As someone who works for Government and Enterprise - all I care about sometimes is how a company behaves when everything goes wrong.
The issue with outages for the Government organizations I have dealt with is rarely the outage itself - but strong communication about what is occurring and realistic approximate ETAs, or options around mitigation.
Being able to tell the Directors/Senior managers that issues have been "escalated" and providing regular updates are critical.
If all I could say was a "support ticket" was logged, and we are waiting on a reply (hours later) - I guarantee the conversation after the outage is going to be about moving to another solution provider with strong SLAs.
Very similar thing at our office. Considering the scale of which we run things, any outage could be a potential loss of millions _every minute_.
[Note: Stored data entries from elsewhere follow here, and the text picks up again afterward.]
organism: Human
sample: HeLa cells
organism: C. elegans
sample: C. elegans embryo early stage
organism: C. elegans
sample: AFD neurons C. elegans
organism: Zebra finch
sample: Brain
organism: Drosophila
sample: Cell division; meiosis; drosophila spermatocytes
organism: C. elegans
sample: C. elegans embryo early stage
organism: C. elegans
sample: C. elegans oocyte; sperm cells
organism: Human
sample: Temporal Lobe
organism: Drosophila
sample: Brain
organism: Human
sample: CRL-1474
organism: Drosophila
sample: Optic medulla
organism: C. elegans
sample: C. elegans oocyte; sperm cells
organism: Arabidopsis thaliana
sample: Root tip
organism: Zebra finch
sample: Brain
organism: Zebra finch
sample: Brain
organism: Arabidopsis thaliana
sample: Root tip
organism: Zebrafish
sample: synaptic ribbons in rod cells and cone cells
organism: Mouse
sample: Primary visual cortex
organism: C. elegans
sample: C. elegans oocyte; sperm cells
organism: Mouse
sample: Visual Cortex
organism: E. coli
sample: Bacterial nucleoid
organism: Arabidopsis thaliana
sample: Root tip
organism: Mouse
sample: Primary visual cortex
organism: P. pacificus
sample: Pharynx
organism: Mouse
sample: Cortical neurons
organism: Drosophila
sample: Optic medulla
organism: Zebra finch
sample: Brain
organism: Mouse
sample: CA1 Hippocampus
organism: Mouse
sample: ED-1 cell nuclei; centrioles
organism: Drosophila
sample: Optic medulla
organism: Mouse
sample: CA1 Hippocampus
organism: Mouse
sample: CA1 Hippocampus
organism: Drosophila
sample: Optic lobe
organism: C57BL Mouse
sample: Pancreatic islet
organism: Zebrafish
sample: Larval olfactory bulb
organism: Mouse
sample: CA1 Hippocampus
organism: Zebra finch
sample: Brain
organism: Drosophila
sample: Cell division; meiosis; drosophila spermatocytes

Sure, we use support tickets with vendors for small things. Console button bugging out, etc. But for large incidents, every vendor has a representative within an hour driving distance and will be called into a room with our engineers to fix the problem. This kind of outage, with zero communication, means the dropping of a contract.
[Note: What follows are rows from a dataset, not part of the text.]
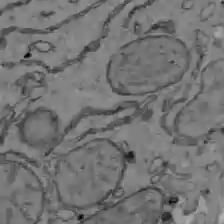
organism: C57BL Mouse
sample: Liver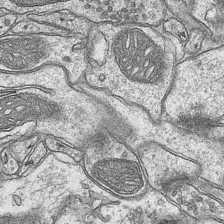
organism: Mouse
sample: CA1 Hippocampus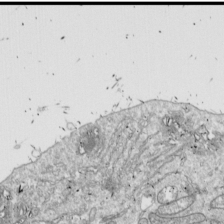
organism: Drosophila
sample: Cell division; meiosis; drosophila spermatocytes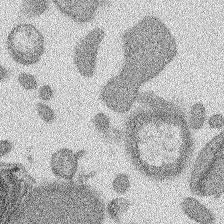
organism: Human
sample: HeLa cells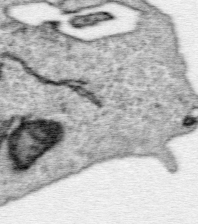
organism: Human
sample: HeLa cells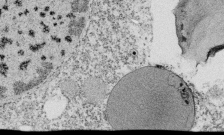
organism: Tetrahymena
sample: Cilia in tetrahymena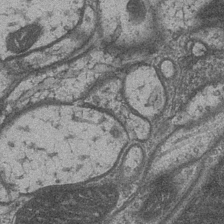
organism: Drosophila
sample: Optic medulla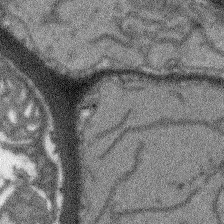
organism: Arabidopsis thaliana
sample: Root tip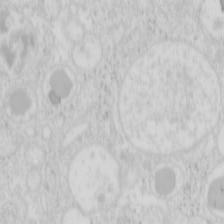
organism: Mouse
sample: Pancreas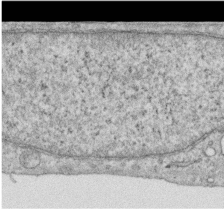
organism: Human
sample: Centriole in RPE cells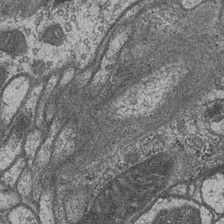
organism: Drosophila
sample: Optic medulla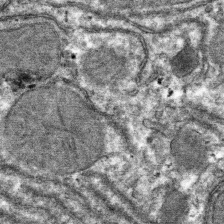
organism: Mouse
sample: Mouse hepatocytes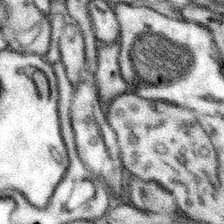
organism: Mouse
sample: Somatosensory cortex neuropil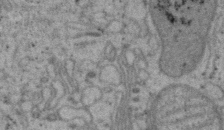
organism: Human
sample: HeLa cells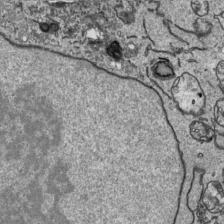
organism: Human
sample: Mitochondria in HCT116 cells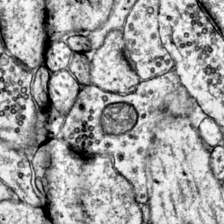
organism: Mouse
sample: Primary visual cortex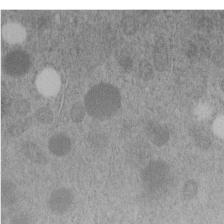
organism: C. elegans
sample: C. elegans embryo early stage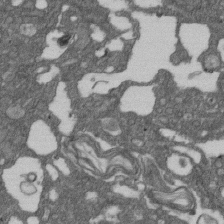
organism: Drosophila
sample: Nephrocyte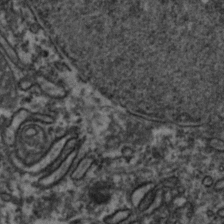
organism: Zebrafish
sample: Zebrafish embryo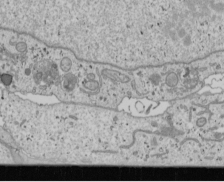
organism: Human
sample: Mitochondria in U2OS cells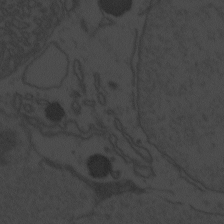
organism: Zebrafish
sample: Macrophage infected with Toxoplasma gondii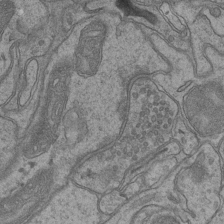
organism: Mouse
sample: CA1 Hippocampus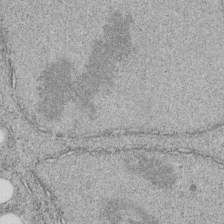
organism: C. elegans
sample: C. elegans embryo early stage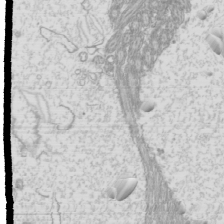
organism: Mouse
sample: Cilia; mouse epididymis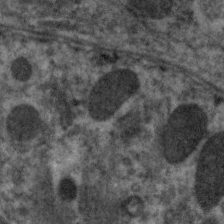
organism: C. elegans
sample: Pharynx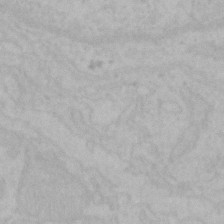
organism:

Communication is critical for trust, especially if we're running a business off it.
Going single cloud on that scale is simply irresponsible though.
You need failovers to different providers and hopefully also have your hardware for general workloads
And suddenly the CEO doesn't care anymore if one of your potential failovers is behaving flaky in specific circumstances
Not saying it's good as it is.. communication as a saas provider is - as you said- one is the most important things... But this specific issue was not as bad as some people insinuate in this thread
You are incorrect about aws. If your pay for business support, and something is happening to your production environment, they are on a call with you in less than an hour.
The issue with outages for the Government organizations I have dealt with is rarely the outage itself - but strong communication about what is occurring and realistic approximate ETAs, or options around mitigation.
Being able to tell the Directors/Senior managers that issues have been "escalated" and providing regular updates are critical.
If all I could say was a "support ticket" was logged, and we are waiting on a reply (hours later) - I guarantee the conversation after the outage is going to be about moving to another solution provider with strong SLAs.